A cheap second hand router might be worth having.
You will soon be using a jig saw for templates. But if you have no projects, then you have no need.
On the other hand once you start you may see more project that you saw (or routered) before.
 
Everyone needs at least two routers. Even if you only keep a roundover bit in the second one.
 
luke duke said:
Everyone needs at least two routers. Even if you only keep a roundover bit in the second one.

And also two+ wives?

I think that the chucks allow for bit changes - so a round over can be put into and router.

In the olden times they used planes for that sort work.
One can wound over an edge with a file, rasp, plane, sanding block...
One do not NEED anything.
 
My name is Steve, and I am a router addict...I have 12, three Festools, three Bosch, six PC. 
 
Well the OP is wondering if he needs one, not 12.

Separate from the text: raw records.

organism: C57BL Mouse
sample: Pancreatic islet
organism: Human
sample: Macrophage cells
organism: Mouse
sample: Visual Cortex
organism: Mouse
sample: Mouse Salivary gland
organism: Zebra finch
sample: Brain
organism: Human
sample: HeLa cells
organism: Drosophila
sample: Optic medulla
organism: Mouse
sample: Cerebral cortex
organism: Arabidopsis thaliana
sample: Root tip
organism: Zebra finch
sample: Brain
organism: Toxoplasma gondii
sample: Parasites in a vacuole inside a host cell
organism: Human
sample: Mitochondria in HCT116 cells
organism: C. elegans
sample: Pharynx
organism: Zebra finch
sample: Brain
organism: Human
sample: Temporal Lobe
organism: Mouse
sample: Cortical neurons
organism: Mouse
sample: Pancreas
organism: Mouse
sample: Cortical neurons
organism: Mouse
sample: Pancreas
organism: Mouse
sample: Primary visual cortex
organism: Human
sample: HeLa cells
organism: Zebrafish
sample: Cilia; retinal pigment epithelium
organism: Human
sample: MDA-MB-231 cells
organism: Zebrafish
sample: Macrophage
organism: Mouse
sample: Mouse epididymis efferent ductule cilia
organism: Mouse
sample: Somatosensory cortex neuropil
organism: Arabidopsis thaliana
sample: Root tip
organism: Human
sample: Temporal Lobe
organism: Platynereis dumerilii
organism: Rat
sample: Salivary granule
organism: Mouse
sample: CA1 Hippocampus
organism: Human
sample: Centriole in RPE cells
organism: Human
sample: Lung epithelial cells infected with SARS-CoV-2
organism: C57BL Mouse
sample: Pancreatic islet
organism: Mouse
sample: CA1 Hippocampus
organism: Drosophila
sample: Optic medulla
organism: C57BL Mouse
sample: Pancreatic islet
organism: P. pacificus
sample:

I was also in a similar boat and then I knew I needed one... Tried to decide on something like a 1400 or the 1100 and 2200.
I got the equivalent of the 1100 to start with as I know I need the larger one later.
I am not sure if he even needs one; hence the "buy used" suggestion.
 
Actually he was asking about a router table, not a router. His post indicates he has at least one router and wanted input on whether it makes sense to buy a small router table for his existing router and use the 1400 for hand routing. The 1400 is an excellent router for hand routing with great dust collection. Very accurate I've found. Using it for that purpose makes sense to me. As for the router table, I've already commented and buying a small one depends on what it is being used for. It can be useful but has its limitations. I doubt it makes too much difference which brand though. Actually there are plans on the internet for making table top router tables. I would do that if I were in the market for that type of router table.